Specializes in Rehab, Ortho, Telemetry.

EXCELLENT article; I would love to put it in the newsletter that I do for my telemetry unit (with proper credit to the author and a link to your website). Would that be okay with you?

Specializes in Critical Care, ER and Administration.

A Rapid response is really more of a consult among nurses. It will get you critical care or just an assessment quickly. If you feel your patients life is in danger, call a Code Blue. You may get an upset ER doc but so what. You have the help you need to save your patient.

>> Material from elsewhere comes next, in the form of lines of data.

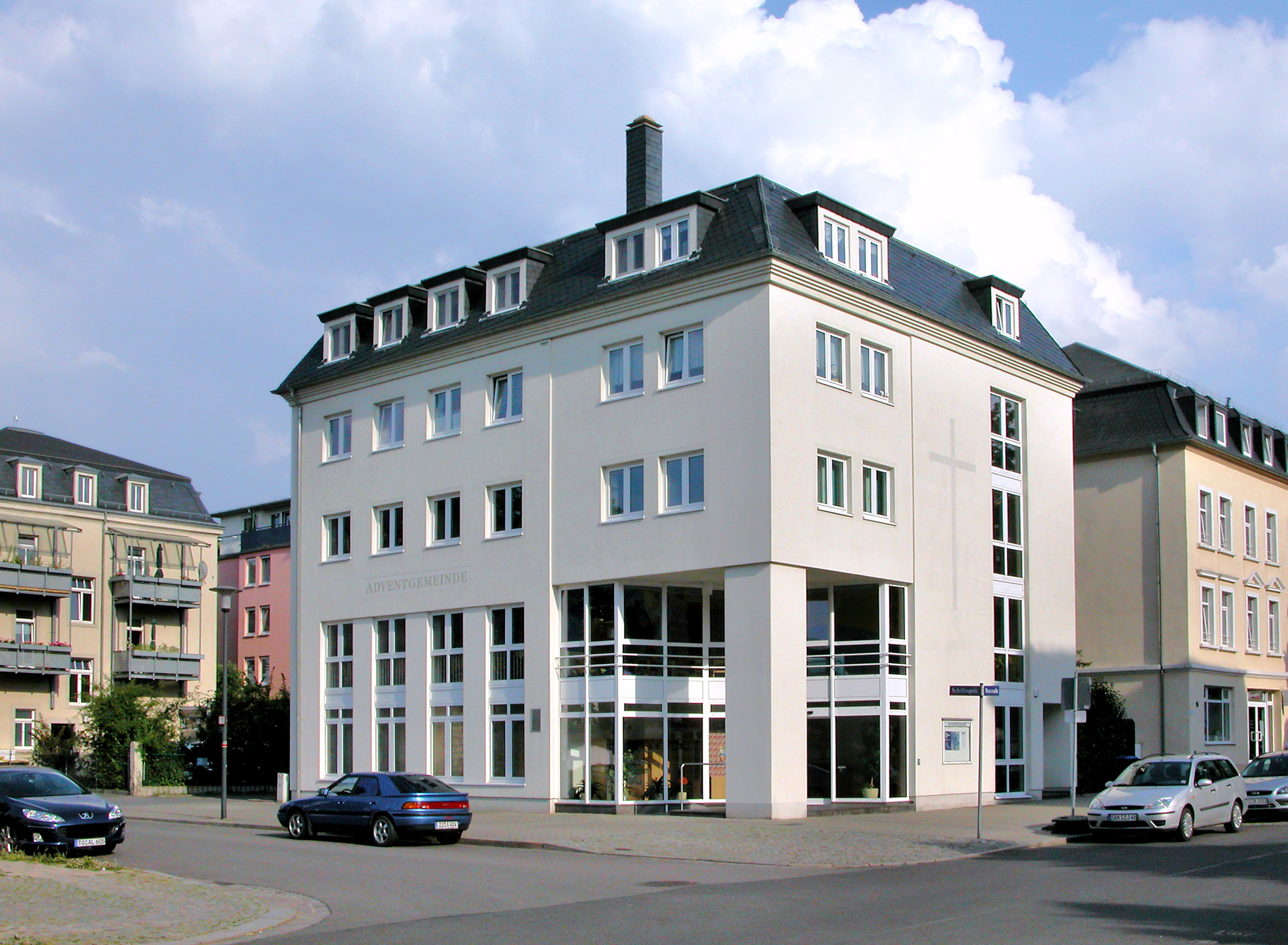 14.06.2008 01159 Dresden-Löbtau: Adventgemeinde Poststraße 13 (GMP: 51.042190,13.700262). [DSCN33069.TIF]20080614010DR.JPG(c)Blobelt
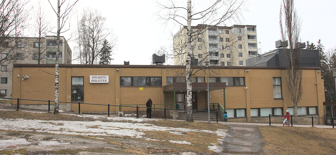 Hakunilan kirjasto Vantaalla. Samassa rakennuksessa, kuvassa oikealla näkyvässä rakennuksen korkeammassa osassa toimii päiväkoti.
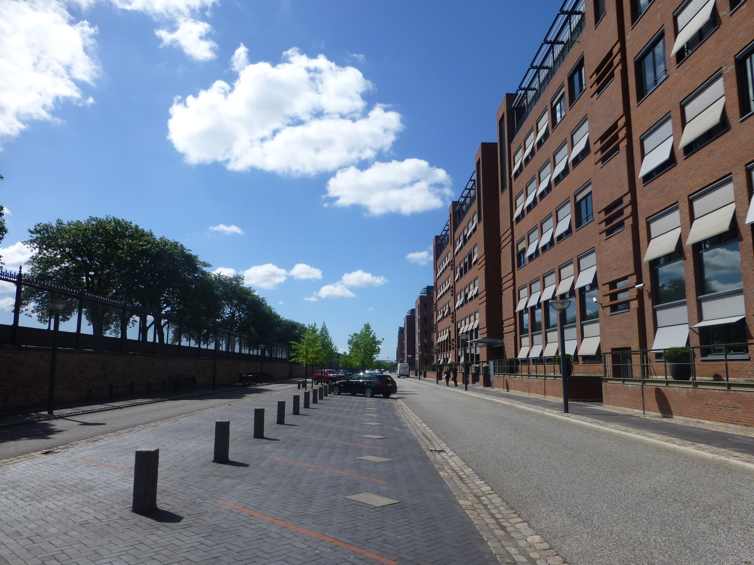 The street Langelinie Alle in Østerbro in Copenhagen.
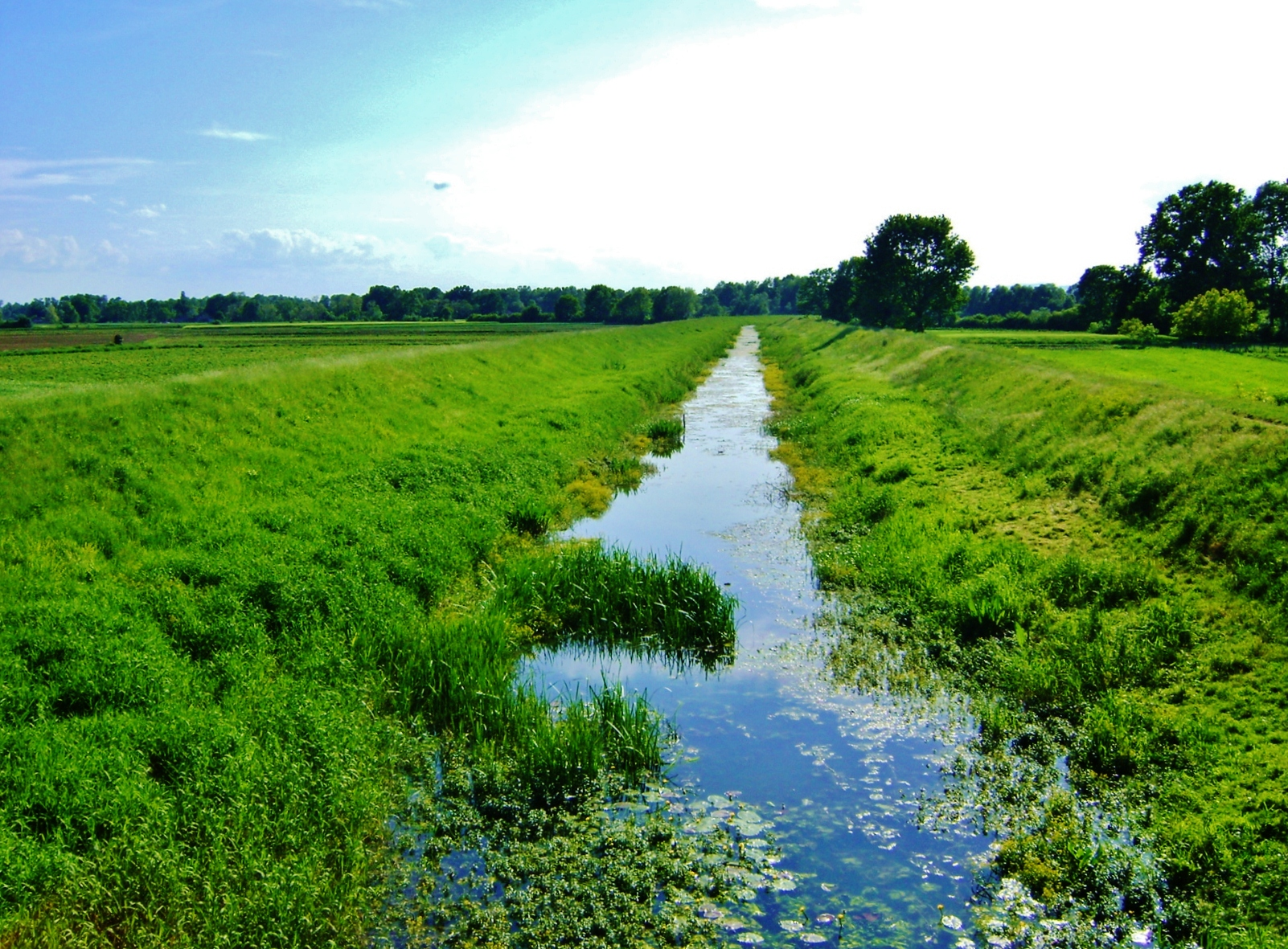 Заштићени природни предио - Мочварни комплекс Бардача, Србац ID добра: ZPP017
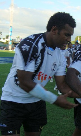 Timoci Nagusa (Fiji vs Japan, Pacific Nations Cup 2010).
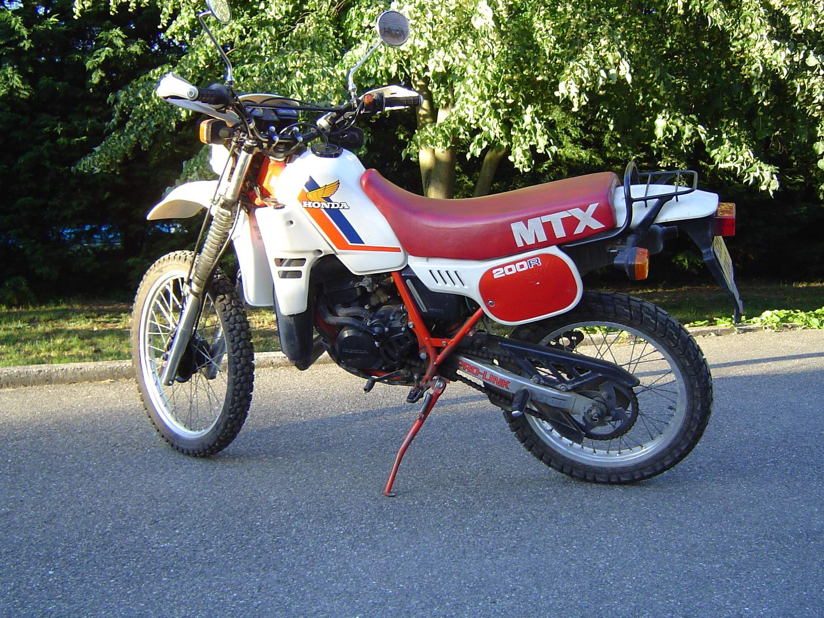 Honda MTX 200 R vue de côté à Mackenheim (Bas-Rhin, France).
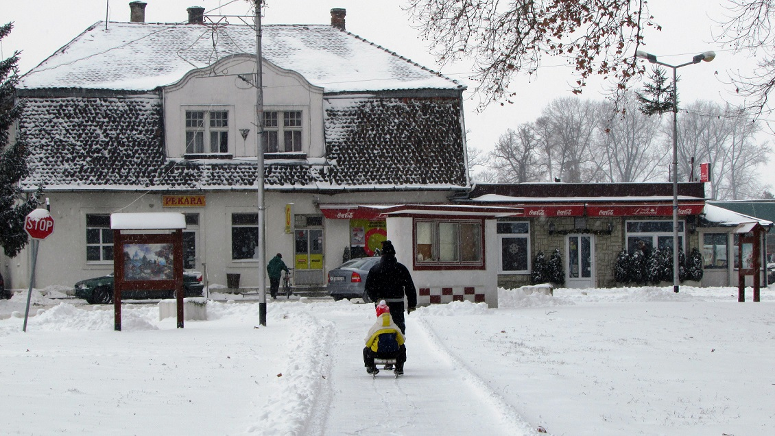 Centar Đurđenovca - siječanj 2016.
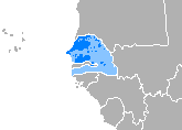 Idioma wólof
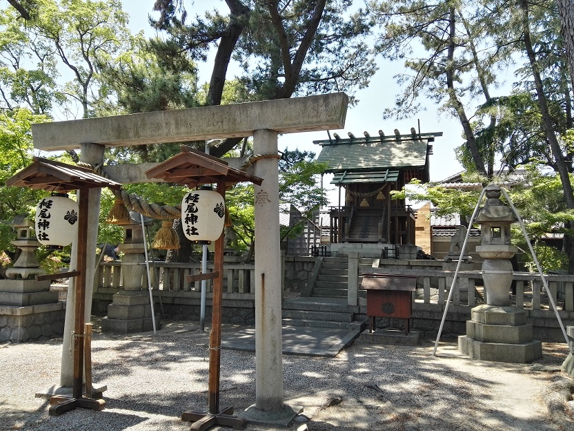 Tanao jinja with torii
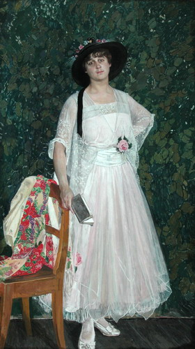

Specializes in Critical Care, ER and Administration.

This is every RNs worst nightmare. I think you handled it very well. I do have one question. Why wait on the Code Blue? Your concern was a rapidly deteriorating patient that you feared was near death. You don't need to wait until your patient is apenic or puleless to call a code blue. The whole idea is to keep that from happening. I'm on our hospitals RRT Team as the Nursing Supervisor. We preach this to our nurses and staff. The worst that can happen is that you get a grumpy ERP. So what. Your patient is alive. If the physician is too grumpy that is what your supervisor is for. They should have your back.

Specializes in Med/Surg, Onc., Palliative/Hospice, CPU.

Hey all! Thanks for the posts above. I see that the biggest discussion is about a code blue versus not calling one. I can tell you that things could have moved MUCH faster if I had pushed the button (that is for sure). I actually will touch base with my rapid response team and ask them what they think would be a good choice. You never know.